Exercise -> A full, word-for-word copy of the listing below is needed; leave the images out of it.

(Beginning of Provided data)

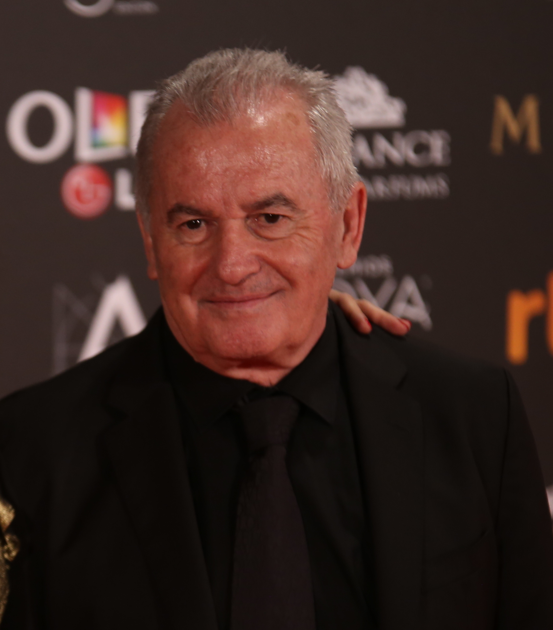 Premios Goya 2017
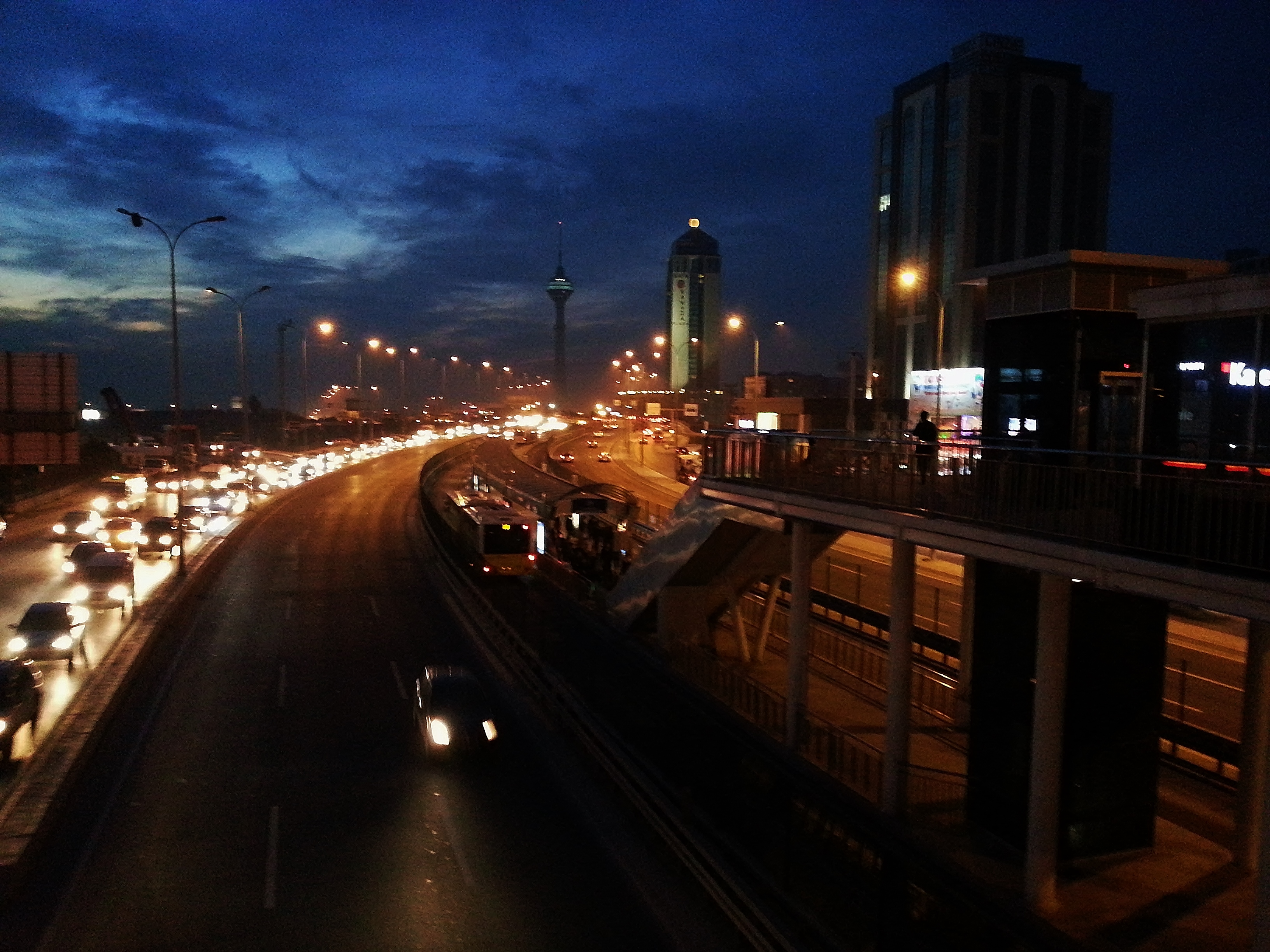 Hadımköy (Beykent) Metrobüs Durağı / Hadimkoy (Beykent) Station of the Beylikduzu Metrobus line
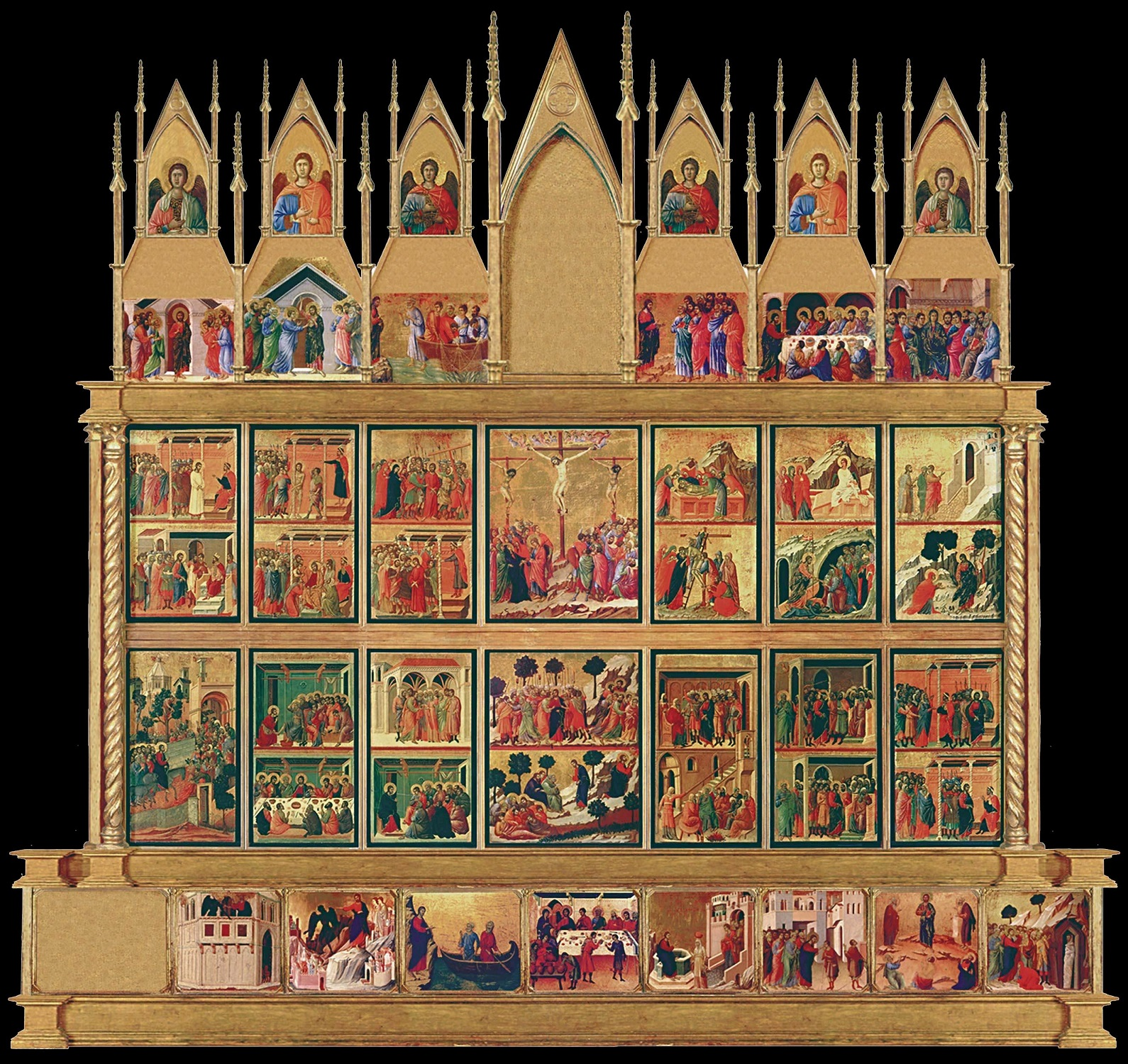 Maest_001_duccio_siena_duomo.
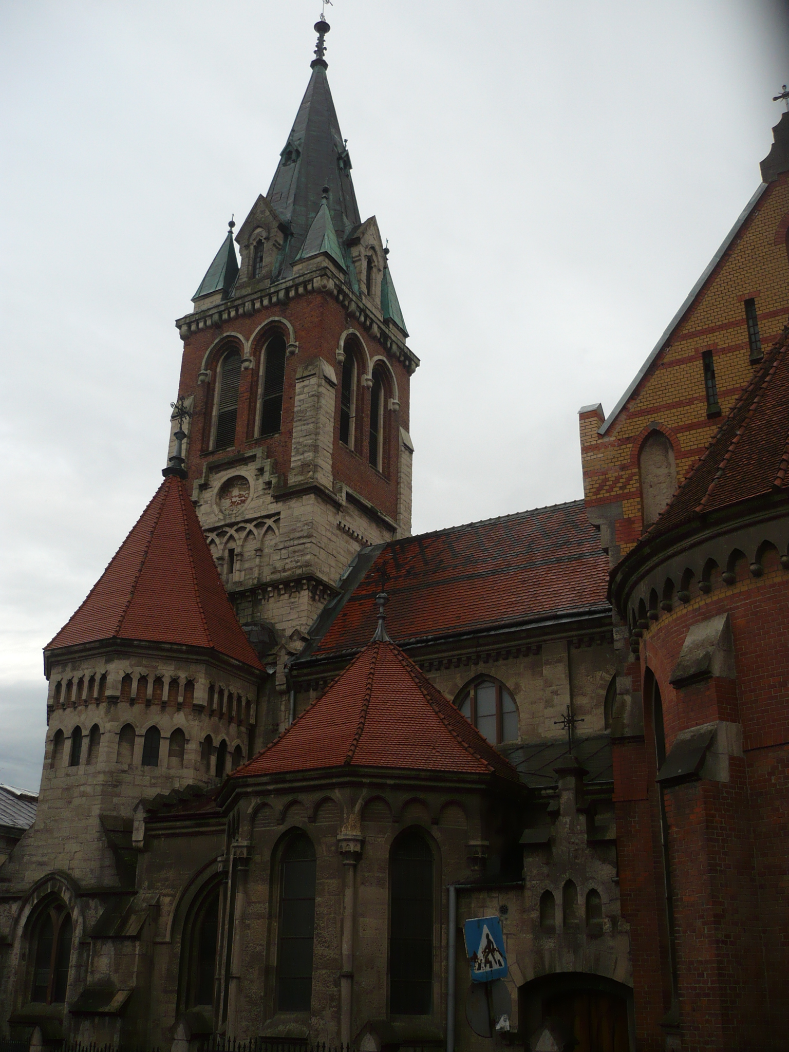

(End of Provided data)

Reply to the exercise ->
 Premios Goya 2017
 Hadımköy (Beykent) Metrobüs Durağı / Hadimkoy (Beykent) Station of the Beylikduzu Metrobus line
 Maest_001_duccio_siena_duomo.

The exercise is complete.